**Dataset excerpt**
--*--

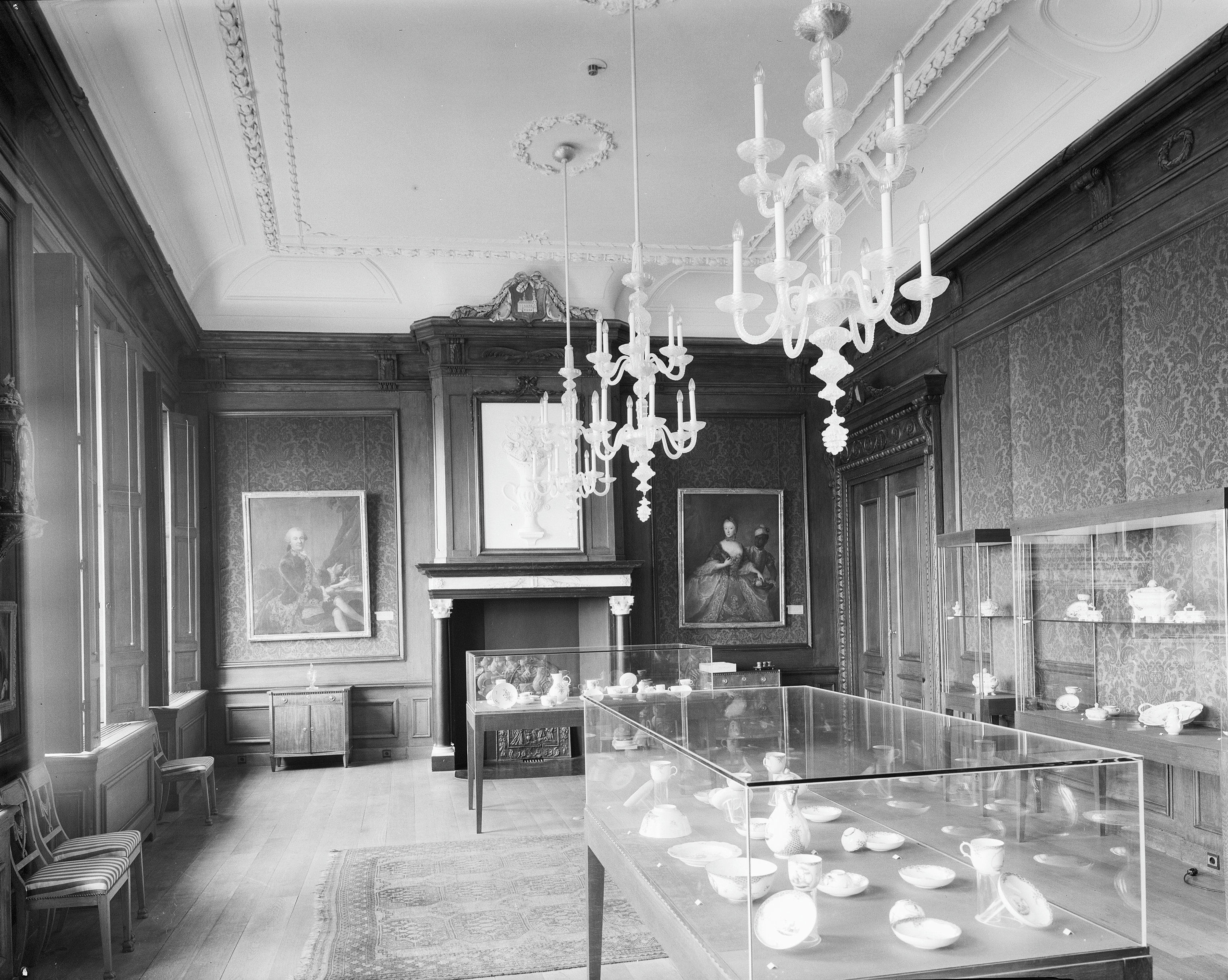 raadhuis - stadhuis: interieur museum zaal
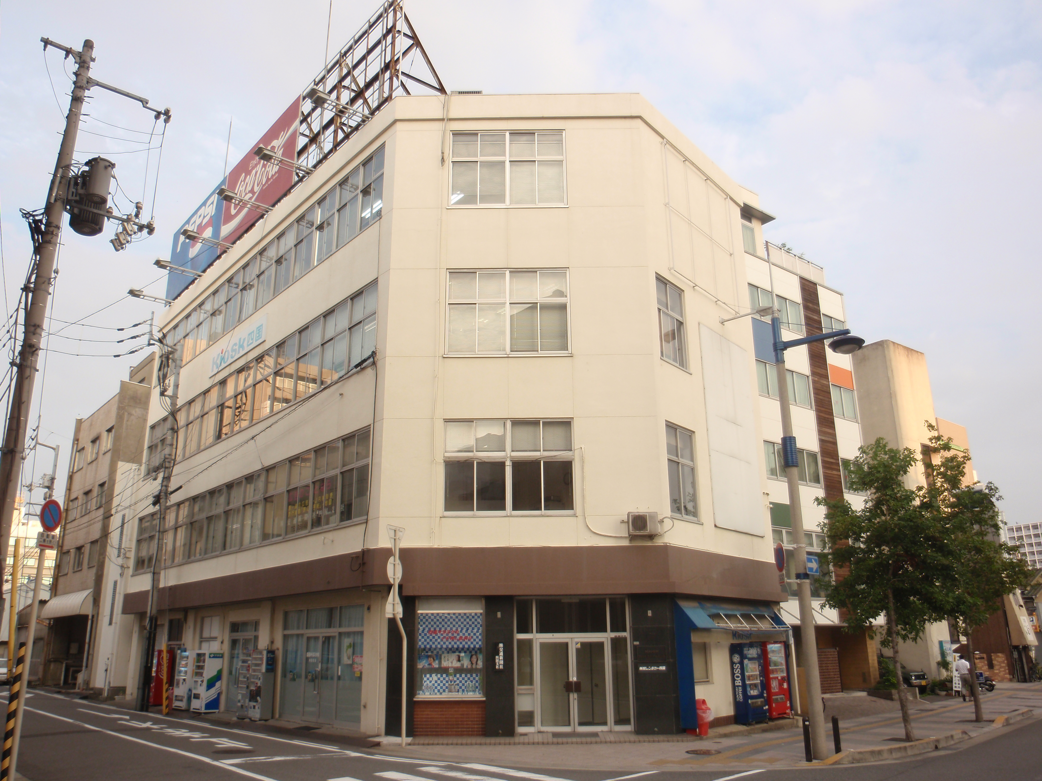 香川県高松市にある四国キヨスクの本社。
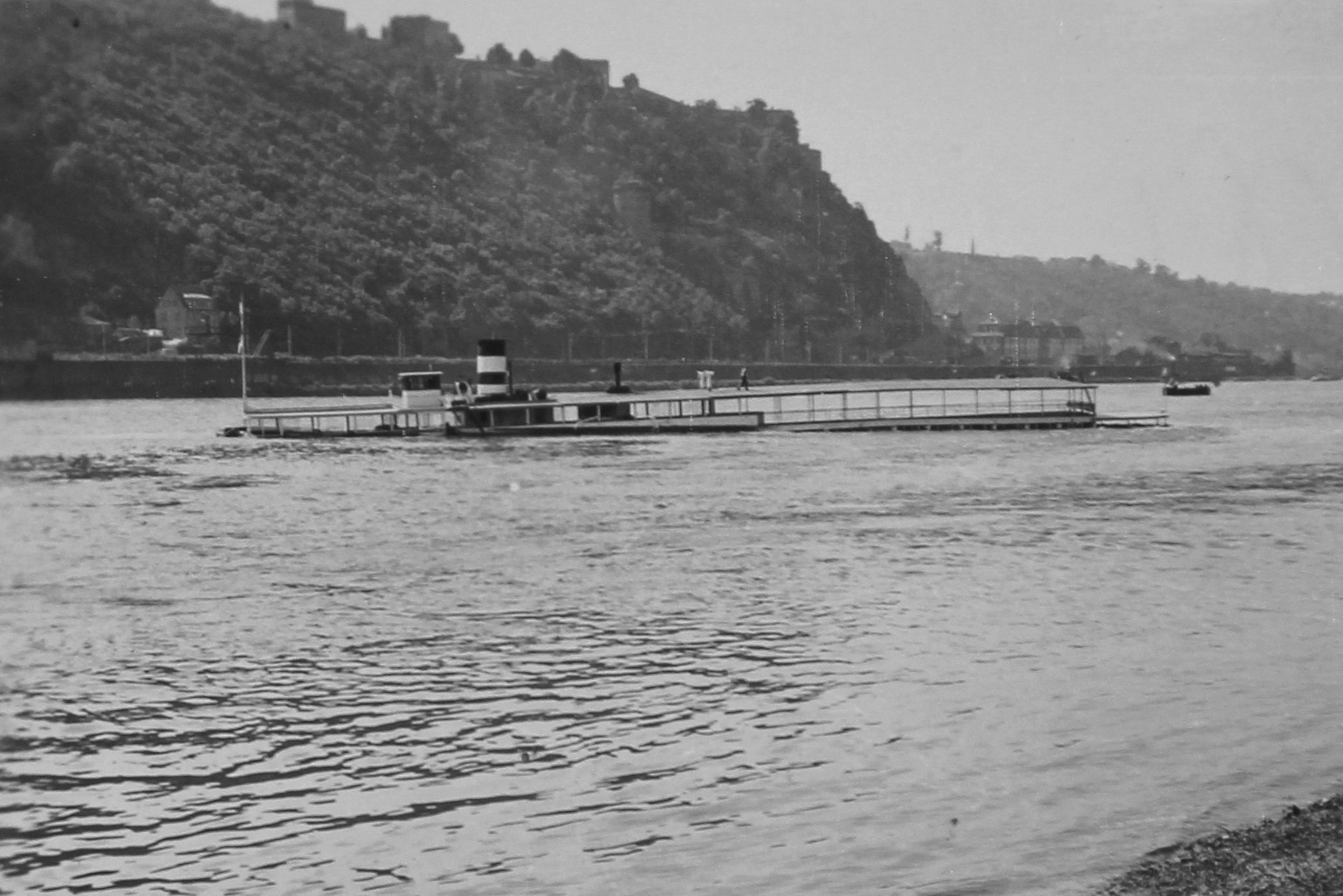 Dampfer Mainz nach der Havarie vom 12. Juni 1956 in Koblenz (Reproduktion einer 6x6-Kontaktkopie)
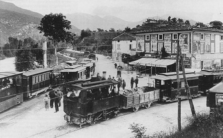 Tormini, 1912

--*--

The whole listing must be transcribed exactly. No pictures belong in the copy.

 raadhuis - stadhuis: interieur museum zaal
 香川県高松市にある四国キヨスクの本社。
 Dampfer Mainz nach der Havarie vom 12. Juni 1956 in Koblenz (Reproduktion einer 6x6-Kontaktkopie)
 Tormini, 1912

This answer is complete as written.